"Este lugar me é familiar."
A dor...
A dor?
Apenas ira, talvez.
Quando tudo o que lhe restava era um coração vazio tomado pelo ódio agonizante, o que poderia fazer senão ferir?
Matar.
Matar.
Matar.
As lembranças nunca foram seu forte desde que deixara de ser um rato para se tornar um lobo — ratos comem apenas migalhas, lobos adoram presas maiores...
O sangue era o tempero.
O sangue em seus olhos dizia isso...
O sangue em suas mãos lhe provava. Ele o provava.
Quanto mais sangue, melhor, quanto mais dor, mais ira. Quem mais traria a máxima satisfação senão aqueles que o transformaram em tal aberração? Quem o dera tanta ira ao ponto de lhe destruir o próprio coração?
"Você sabe o que fez... Vocês criaram um monstro!"
Estava sem rumo, desenfreado e tudo era gatilho para sua fúria... Mas não era o único, não em Zaun.
Havia também um gatilho desenfreado.
Um buraco como Zaun, sob a magnificência de Piltover, era lotado de ratos — não somente os roedores —; homens conseguiam ser ainda mais sujos. Ali, uma simples rosa jamais florescia e da roseira se teria apenas os espinhos.
Beleza era para Piltover, Zaun era somente o resto sob a fumaça da grande cidade.
Uma criança corria frente aos seus caninos e caóticos olhos em meio à fumaça de um passado esquecido. Warwick mastigava algo, carne. Sequer dera-se o trabalho de lembrar qual de todos havia sido... Talvez mais um ladrão ou um pobre coitado que tivera a má sorte de cruzar seu caminho.

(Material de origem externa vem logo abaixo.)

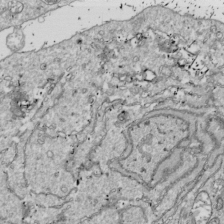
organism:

"Todos os caminhos levam a mim. Posso sentir o cheiro de sangue."
O cabelo da pequena balançava solto ao vento, efêmero, céu azul evanescente. A menina era delicada, deveria ser amável, deveria ser inteligente...
"Eu estou louco. Estou louco... Mas eu a conheço."
Deveria ser algo de sua cabeça, algo que não saíra de sua mente, não totalmente. Algo que ainda faria a ovelha se esconder sob a pele do lobo e não o contrário... Os olhos da criança cruzaram-se com os da besta. Ele a vira antes, sabia... A matara?
"Você estava lá…"
"Me deixe esquecer…!"
Havia ainda um coração humano, ainda que não físico.
Embora as lágrimas não mais existissem — aquelas matariam quem tentasse limpá-las — ele chorava. Não entendia porque estava se sentindo assim, ou porque estava sentindo algo tão diferente e sufocante, quente.
Piltover explodia frente sua visão, ao longe, enquanto uma mente neurótica ria e gritava para as autoridades, agitando a arma com que falava; mas tudo o que Warwick conseguia pensar era em sua solidão. Talvez ainda precisasse esperar.
Esperar que alguém coçasse atrás de suas orelhas...
E talvez — quem sabe — somente com ela pudesse ser um bom menino...
Mas assim que sentisse o cheiro de sangue novamente a esqueceria uma vez mais.